I wouldn't trust my unit tests, I haven't updated them properly in a while and I have had it on my radar to fix them up a bit more properly. As I was the only person having a bit of trouble with those tests I did not prioritize fixing them so sorry for that :D.

Well done I am really liking the observer design pattern but I don't yet understand the idea behind it but I think it would be a great improvement to the framework! As the changes you have made are quite large in number we could schedule a call through Discord or something to go through them would you be up for that? (My time zone is CEST and I am available only after my office hours so 17:00 to 23:00 and all day on the weekends of course ;) ) Perhaps you could also elaborate a bit more on what you wish the change further :).


Edit: I have made a official branch to further experiment with adding the observer pattern into QuickPotato :)

afparsons commented 3 years ago

I don't yet understand the idea behind it

Sure; I probably haven't explained my idea yet. I don't have time at this moment to go into detail, but here's an overview.

we could schedule a call

I'll get back to you about setting up a specific time. I have a busy week ahead of me :sweat:


Presently, QuickPotato runs in the following manner:

  1. the decorated function is called
  2. the code's execution is profiled
  3. the profiling results are inserted into the database
  4. the function's output is returned

In all of the workflows you were imagining, step 3 seems perfectly reasonable. But what if a programmer does not want to write the results to the database? Or what if they want to perform multiple actions with the profiled data, including writing to the database (and they aren't too concerned about overhead :slightly_smiling_face: )? For example, they might want to let another function know about that test_id.

The observer pattern allows for the following:

  1. the decorated function is called
  2. the code's execution is profiled
  3. observers are provided the profiling information a. write to database b. or just print results to console c. or do both d. _and maybe provide the test_id to a completely different function_ e. et cetera
  4. the function's output is returned

This grants a programmer far more flexibility.
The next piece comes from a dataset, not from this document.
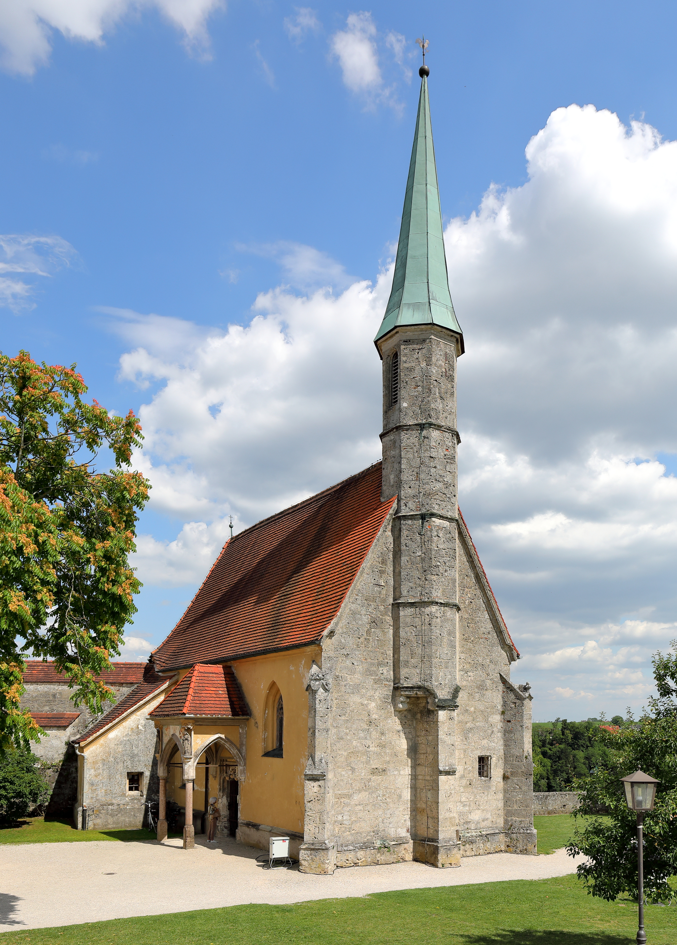 Die aus dem Ende des 15. Jahrhunderts stammende Hedwigskapelle bzw. äußere Burgkapelle St. Maria im vierten Vorhof der Burg zu Burghausen in der deutschen Herzogstadt Burghausen im oberbayerischen Landkreis Altötting.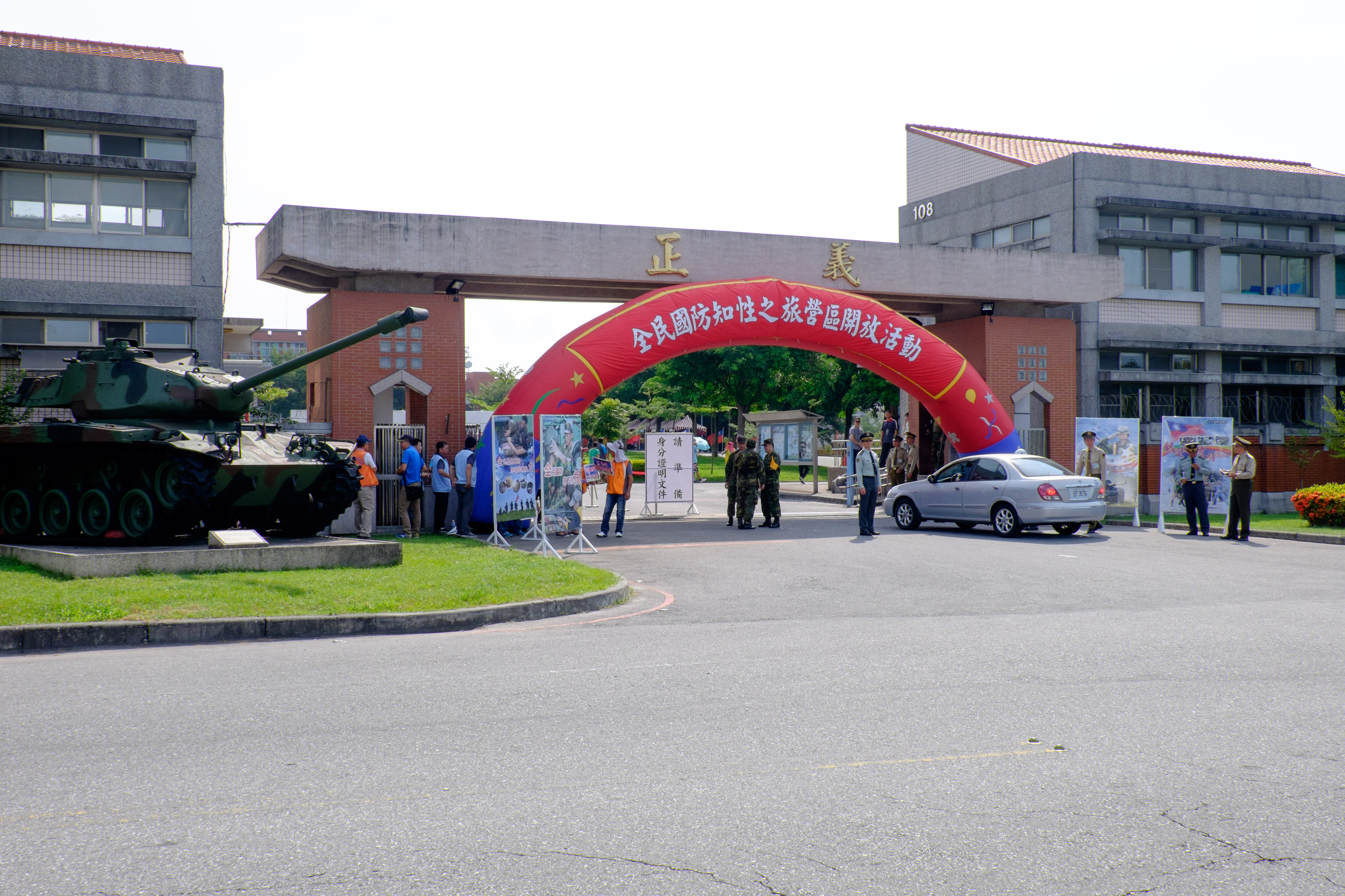 陸軍花東防衛指揮部南美崙營區正門，2015年營區開放活動日攝影。

For example, I've attached a LoggableInterpreter to my project. This is essentially the SimpleInterpreter from my branch, but with logging.info instead of print. (the total_response_time is wrong... I'm still working on that):

image


I am focused on trying to get something working with Dagster. I know you're probably indifferent about my desired use case, but I'll nonetheless keep documenting my progress:

~Dagster's execute_pipeline requires a Union[PipelineDefinition, IPipeline] as input. Source code~

~This means that if I were to wrap @pipeline, then the @PerformanceBreakpoint decorator would have to return a PipelineDefinition.~

@PerformanceBreakpoint(...)
@pipeline(...)
def my_cool_dagster_pipeline(...):
    ...

~But I am afraid that wrapping the @pipeline will just profile the pipeline construction, which is not what I want.~ ~This means that I need the @pipeline to wrap @PerformanceBreakpoint.~

~Here is the source code for the pipeline decorator. I'm trying to figure out how to proceed.~

Edit: after looking through Dagster's source code some more, I am pretty sure what I am trying to achieve is impossible. I think I will just have to wait until they add some kind of official implementation.

JoeyHendricks commented 2 years ago

once I have time will be improving the unit tests.